当初查柳昂的案件时他就怀疑过,柳昂那样警惕小心的人怎么会轻而易举地被邱纷骗了这么多年。
他顿了顿,挪到床边,从被子里探出手,在渠影的注视下轻轻触了触对方的手背。
一片冰凉。
渠影还是这个死人般的体温。
向乌缩回来,钝钝地想,他就说渠影怎么会莫名其妙亲他额头一下。
原来不是渠影。
搂着他走路的不是渠影,亲吻他的不是渠影,所以偷他手机、绑他喂蛇的也不是渠影。
“我知道了。”向乌轻声说。
他拿起床上渠影的手机,没有惊讶对方为什么不设密码,直接在拨号键盘输入一串倒背如流的号码。
房间里没人说话,所有人都小心翼翼地听着铃声。
大概十几秒后,电话接起。
“哪位?”对面是毫不客气的烦躁声音。
“哥,”向乌声音低低的,“来工作室接我一下,我不干了。”
电话那边没有一丝一毫停顿,“十五分钟,等我。”
通话挂断。
所有人表情愕然。
李成双呆呆问:“你不干了?”
“嗯,”向乌垂首系好衣扣,撑着仍旧虚弱的躯体试图下床,“我要辞职。”
“可——”李成双语塞。
“250号里的东西我不要了,劳烦你们扔一下。”
亲近他的不是渠影,陷害他的也不是渠影。
他明明知道。
可是他也知道,喂他不知名药物的是这帮人,在他身上留下针孔的同样是他们。
向乌相信邱纷说的那句话。
事情发展到今天这个地步,是因为他长得像某个人。
某个对渠影来说非常重要的人。重要到渠影时时刻刻戴着那个遗物耳饰,发簪衣物房间陈设处处都是那人留下来的印记。
他连碰一下那个耳坠都不行,更何况是顶着一张极其相似的脸晃来晃去。
他早晚会死,像陈辰一样,莫名其妙失踪,真相留给下一个倒霉侦探追查。
他不能死,哪怕完成不了组织的任务,哪怕继续当个最末流的侦探,他也不能在查清青瓦街连环杀人案之前用性命做赌注。
没有人值得他这么赌。
向乌穿好衣服,忽然想起什么,转头问李成双:“工资?”
所有人都很着急似的,纷纷看向李成双。
李成双手足无措,偏头看渠影,却见渠影面色苍白,撑扶在窗边,神色不明。
他只好咬咬牙,回道:“我们这个工资是按月结的,你刚上班没几天,要不再多待两天,等这个月……”
“那我不要了。”向乌打断他。
李成双愣愣看着他。
平时总是笑脸相迎的侦探头一次用这么冰冷的口气说话,仿佛不屑于继续伪装下去,要和他们彻底一刀两断。
“工伤也不用你赔,就当我没来过。”
语罢,向乌头也不回地扶着墙踉跄离开。
下楼时他嗅到熬煮中药的气味,大约是李成双之前说的药。楼上一阵惊叫骚动,有人惊慌叫着渠影的名字。

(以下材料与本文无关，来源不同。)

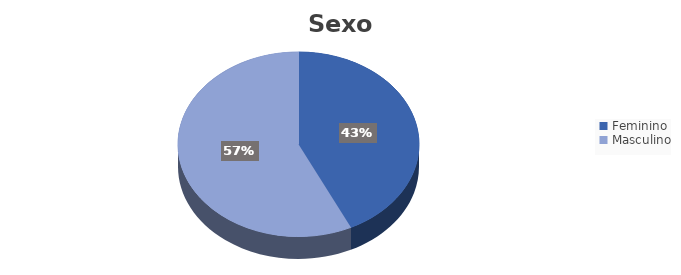
| Category | Series 0 |
|---|---|
| Feminino | 0.428 |
| Masculino | 0.572 |
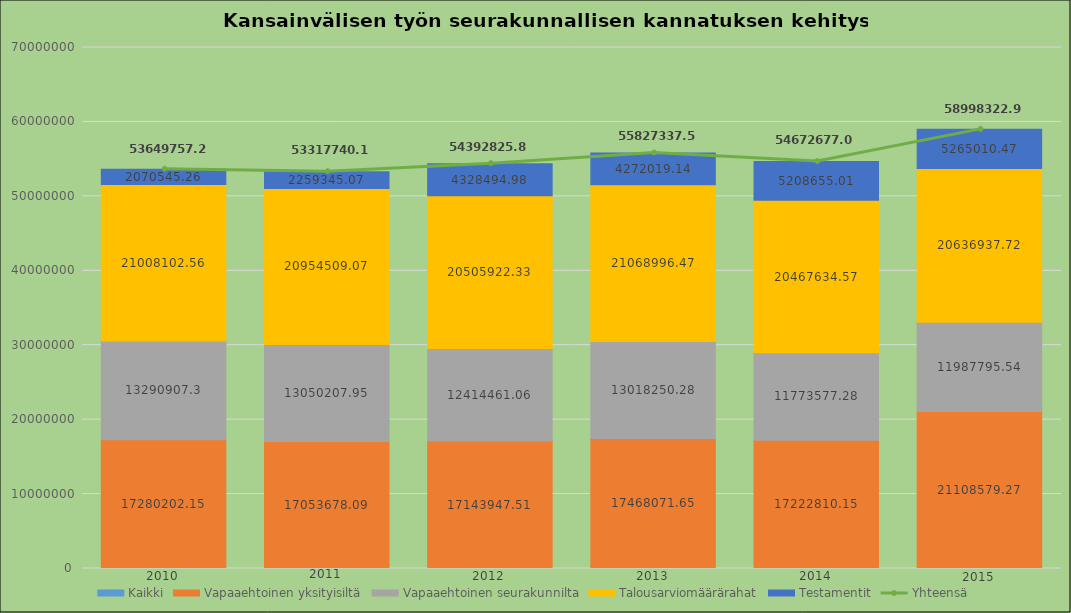
| Category | Kaikki | Vapaaehtoinen yksityisiltä | Vapaaehtoinen seurakunnilta | Talousarviomäärärahat | Testamentit |
|---|---|---|---|---|---|
| 0 | 2010 | 17280202.15 | 13290907.3 | 21008102.56 | 2070545.26 |
| 1 | 2011 | 17053678.092 | 13050207.951 | 20954509.07 | 2259345.07 |
| 2 | 2012 | 17143947.509 | 12414461.065 | 20505922.334 | 4328494.98 |
| 3 | 2013 | 17468071.648 | 13018250.279 | 21068996.47 | 4272019.14 |
| 4 | 2014 | 17222810.152 | 11773577.28 | 20467634.57 | 5208655.01 |
| 5 | 2015 | 21108579.267 | 11987795.537 | 20636937.72 | 5265010.47 |
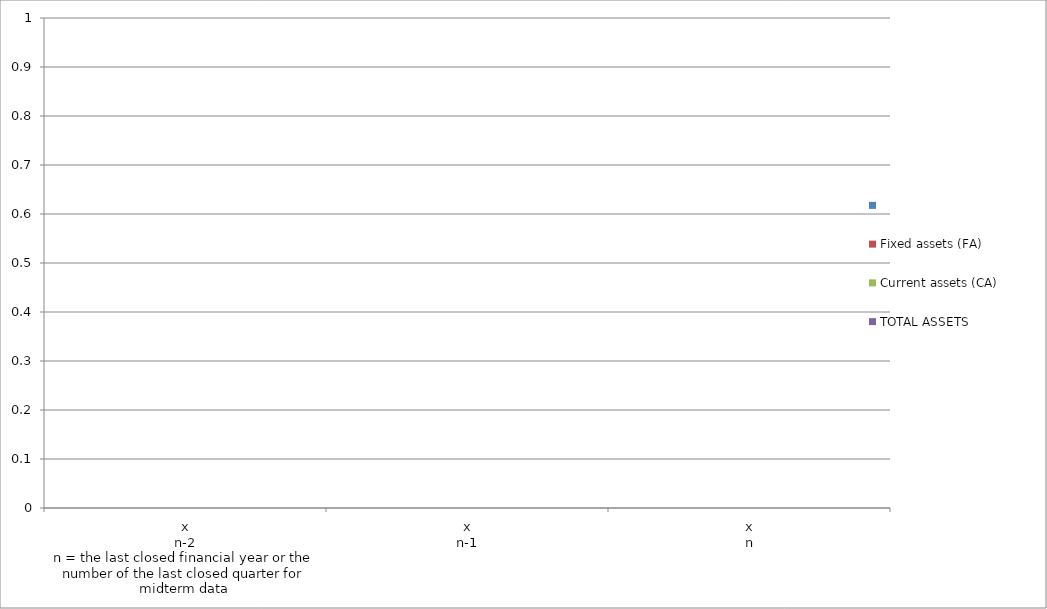
| Category | Series 0 | Fixed assets (FA) | Current assets (CA) | TOTAL ASSETS |
|---|---|---|---|---|
| 0 |  |  |  | 0 |
| 1 |  |  |  | 0 |
| 2 |  |  |  | 0 |
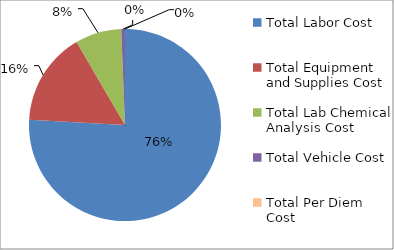
| Category | Series 0 |
|---|---|
| Total Labor Cost | 66946.771 |
| Total Equipment and Supplies Cost | 13891.3 |
| Total Lab Chemical Analysis Cost | 6864 |
| Total Vehicle Cost | 557.161 |
| Total Per Diem Cost | 0 |
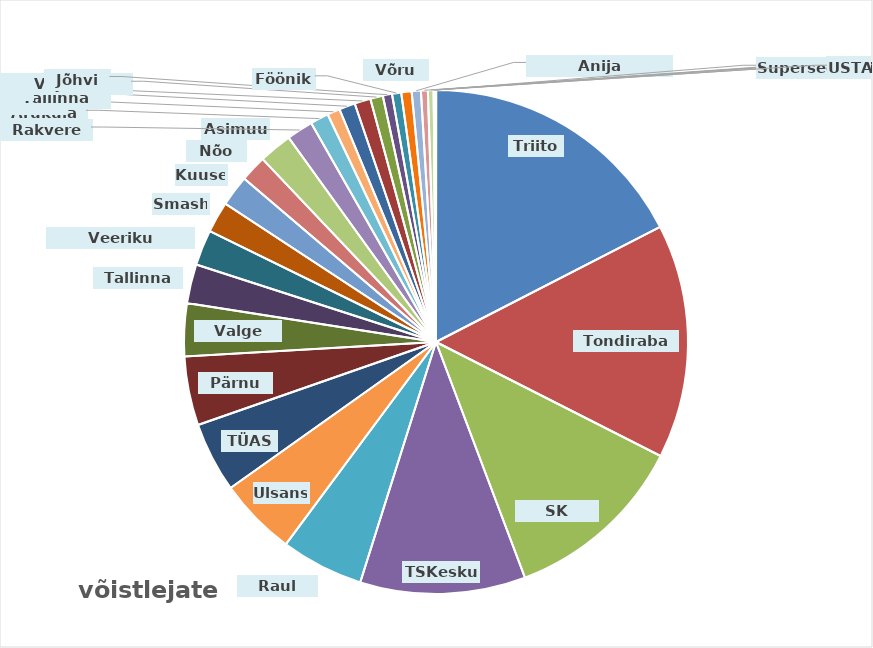
| Category | kokku |
|---|---|
| Triiton | 237 |
| Tondiraba SK | 204 |
| SK Fookus | 160 |
| TSKeskus | 144 |
| Raul Must | 72 |
| Ulsans | 68 |
| TÜASK | 61 |
| Pärnu SK | 60 |
| Valge Hani | 46 |
| Tallinna SK | 34 |
| Veeriku Badminton | 31 |
| Smash | 27 |
| Kuuse | 27 |
| Nõo SK | 23 |
| Asimuut | 29 |
| Rakvere SK | 23 |
| Aruküla SK | 16 |
| TalTech | 11 |
| Tallinna Kalev | 14 |
| Kiili | 14 |
| Viljandi Sulelised | 11 |
| Jõhvi SK | 8 |
| Fööniks | 8 |
| Võru SK | 9 |
| Anija Sulgpalliklubi | 8 |
| Puhja | 6 |
| Harko | 5 |
| Sarv | 0 |
| Viimsi SK | 2 |
| Superseeniorid | 0 |
| USTA | 0 |
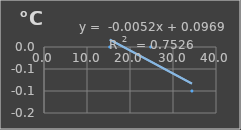
| Category | Temperatura |
|---|---|
| 15.3 | 0 |
| 24.8 | 0 |
| 34.4 | -0.1 |
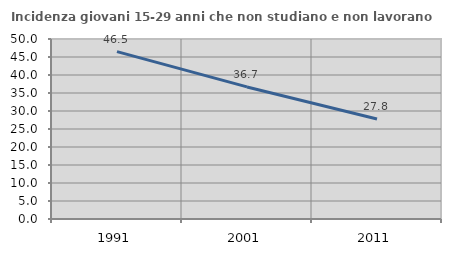
| Category | Incidenza giovani 15-29 anni che non studiano e non lavorano  |
|---|---|
| 1991.0 | 46.487 |
| 2001.0 | 36.688 |
| 2011.0 | 27.798 |
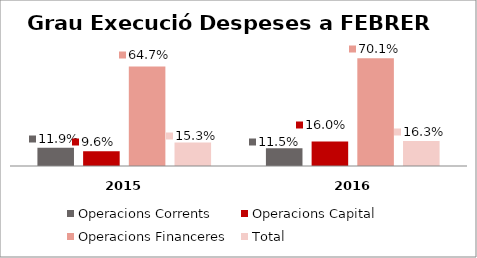
| Category | Operacions Corrents | Operacions Capital | Operacions Financeres | Total |
|---|---|---|---|---|
| 0 | 0.119 | 0.096 | 0.647 | 0.153 |
| 1 | 0.115 | 0.16 | 0.701 | 0.163 |
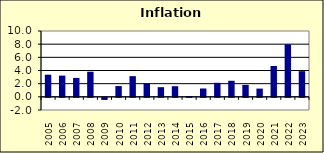
| Category | 2.3 |
|---|---|
| 2005.0 | 3.366 |
| 2006.0 | 3.222 |
| 2007.0 | 2.871 |
| 2008.0 | 3.815 |
| 2009.0 | -0.32 |
| 2010.0 | 1.637 |
| 2011.0 | 3.14 |
| 2012.0 | 2.073 |
| 2013.0 | 1.466 |
| 2014.0 | 1.615 |
| 2015.0 | 0.121 |
| 2016.0 | 1.267 |
| 2017.0 | 2.131 |
| 2018.0 | 2.439 |
| 2019.0 | 1.813 |
| 2020.0 | 1.251 |
| 2021.0 | 4.683 |
| 2022.0 | 7.986 |
| 2023.0 | 3.9 |

向乌停住脚步,听见什么“晕倒”“血”之类的字样,在反应过来之前,身体已经转回去一半。
或许是他们的另一个把戏吧。
向乌强迫自己不去听,疲惫推开大门。
他说不上来是什么感受,身后传来急促下楼声,是有人来追他。
然而又有人喊住,“让他走吧。”
于是他真的走了。
第38章 走失的小狗
出门还没等几分钟,向乌就看到土路尽头飙来一辆越野车。
尘土飞扬飘舞,车子稳稳停在向乌身前。
他拉开门熟练坐进副驾,闷头系安全带,不去看叼着烟来回打量他的男人。
“吃苦头了?”段福涛收回视线,打着方向盘掉头,“早和你说回去上学,非要工作,这年头哪有工作是好做的?”
向乌“哦”了一声,低着头不说话。
“行了,能有什么大不了的?我给你把任务退了,你先回家休息几天。不想上学上班就不去,又不差你挣这点钱。”
向乌蔫蔫盯着掌心,仿佛没听见段福涛在说什么。
段福涛斜觑他一眼,将烟头扔出窗外,单手从兜里摸了什么东西出来。
“喏。玩会儿。”
被金属触碰的感觉唤回向乌的意识,他下意识看过去,眼瞳睁大。
这是他的手机。
向乌接过来,点亮屏幕,翻来覆去地看,“你从哪找到的?”
“挺远,在市郊。有个年轻女孩拿着你的手机,我找过去的时候她说是她捡的。”段福涛回答。
他本以为向乌会感到惊奇,之后发现自己手机被安了跟踪装置,像从前那样再和他大喊大叫地闹一会儿。